The most unfair argument is the “slippery slope towards death on demand” that Shabana Mahmood warns against, though this bill has tougher safeguards than any of the jurisdictions allowing assisted dying: rules can’t “slide” without another act of parliament. Palliative care organisations, traditionally dominated by the religious, claim their services always prevent suffering: not so, as they must know. Right-to-die laws have catalysed better palliative care elsewhere, and following the assisted dying debate the government increased funding for hospices.

At political extremes, Diane Abbott and Edward Leigh write that “the only adequate safeguard is to keep the current law unchanged”. But where are the safeguards against extreme suffering in death?

Take the radically different experiences of death from motor neurone disease (MND) in two families I spoke to. Karen’s husband was a very fit postman in Devon when diagnosed. “We knew what was coming and he didn’t want to reach the stage of [rugby star] Rob Burrow, being carried about. He asked my permission to kill himself if it got too bad. I didn’t want that, but I understood.” He had reached the point where he couldn’t feed or bath himself when one evening he plunged headlong downstairs and died within days. She knows this was deliberate: “He had searched for ways to die.” But it was a terrible, painful death, utterly shocking for her and the family.

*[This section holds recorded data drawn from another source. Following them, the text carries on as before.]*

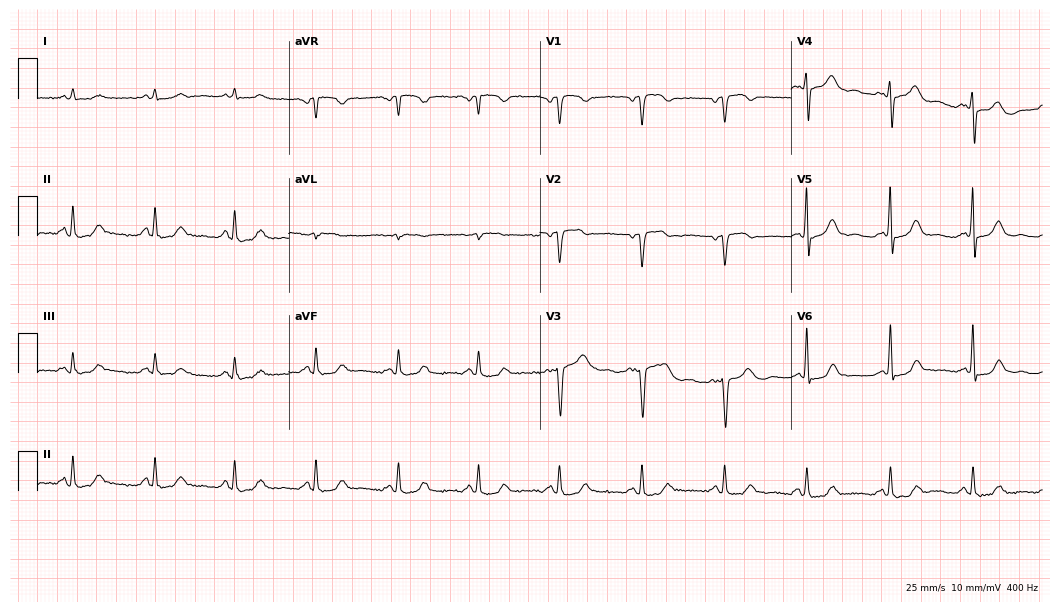
ECG — a female patient, 76 years old. Screened for six findings — first-degree AV block, right bundle branch block (RBBB), left bundle branch block (LBBB), sinus bradycardia, atrial fibrillation (AF), sinus tachycardia — none is recorded. Findings outside these six are not listed.
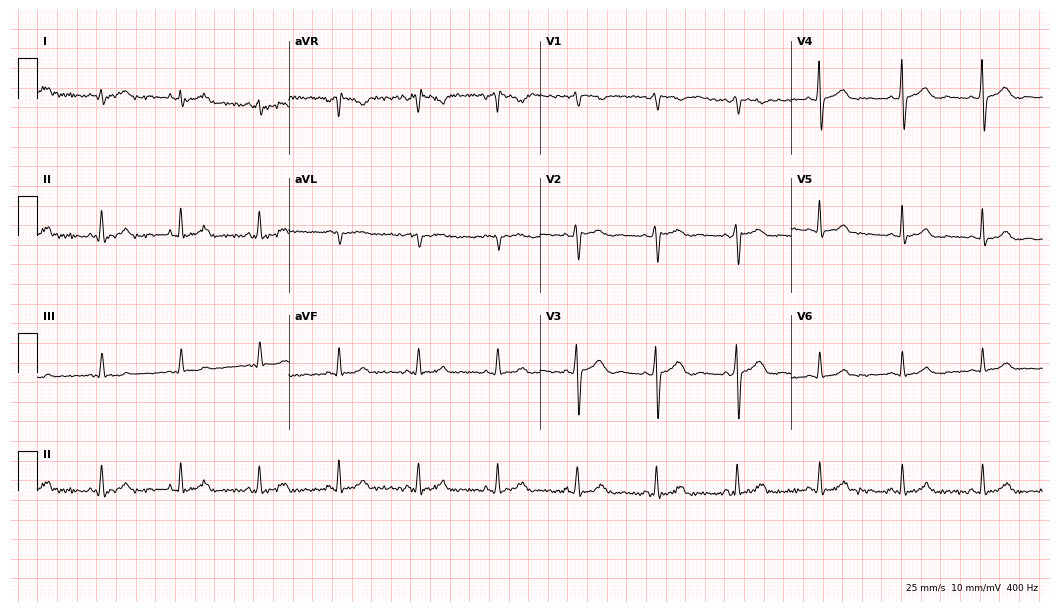
Standard 12-lead ECG recorded from a 31-year-old female patient. None of these six findings is recorded: first-degree AV block, right bundle branch block, left bundle branch block, sinus bradycardia, atrial fibrillation, sinus tachycardia. Findings outside these six are not listed.
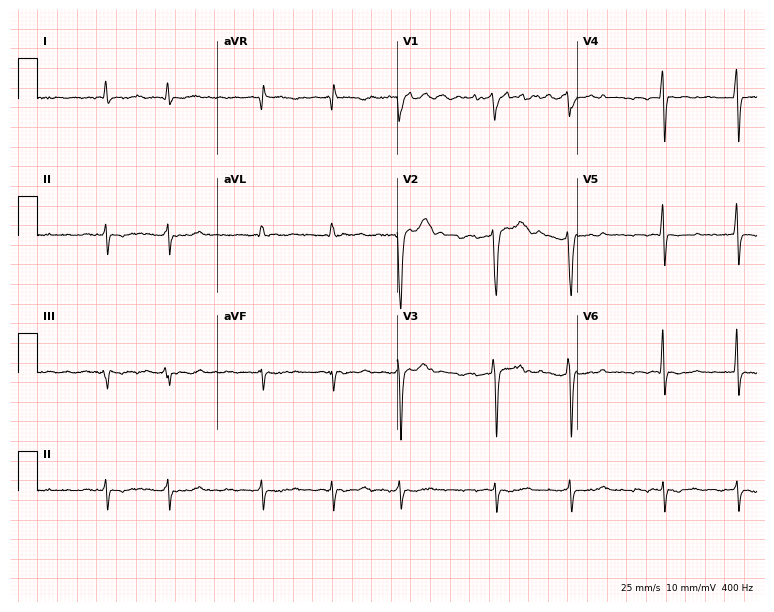
Electrocardiogram, a 57-year-old male. Interpretation includes atrial fibrillation.

Contrast that with Claire, whose 76-year-old brother in Australia also had MND, knowing his inevitable horrible end. Australia’s right-to-die law freed him to tell his family when to fly out from England, as he put everything in good order, arranged his funeral and wrote letters. By then he couldn’t speak. “It was a very good death,” Claire says, calm and peaceful, as she and her sister held his hand as the doctor gave him pentobarbital to swallow. That doctor gave evidence in the Commons about how well Australian law works.

Denying everyone’s right to escape a torturing death is not the “safe” option. The Inescapable Truth, a report written by palliative care clinicians, reports, “Some will retch at the stench of their own body rotting. Some will vomit their own faeces. Some will suffocate, slowly, inexorably, over several days.” On any day their figures show an average of 17 people are dying these bad deaths: it could be you or me.

Set these certain deaths, happening somewhere today, against the faint risk someone may choose to shorten their last few months of life to avoid being a burden on family or on the NHS. To me, these are perfectly good reasons. Many don’t want to leave families with miserable memories of their last months of suffering. But what I think or you think is beside the point. Everyone has an absolute right over their own body and its fate.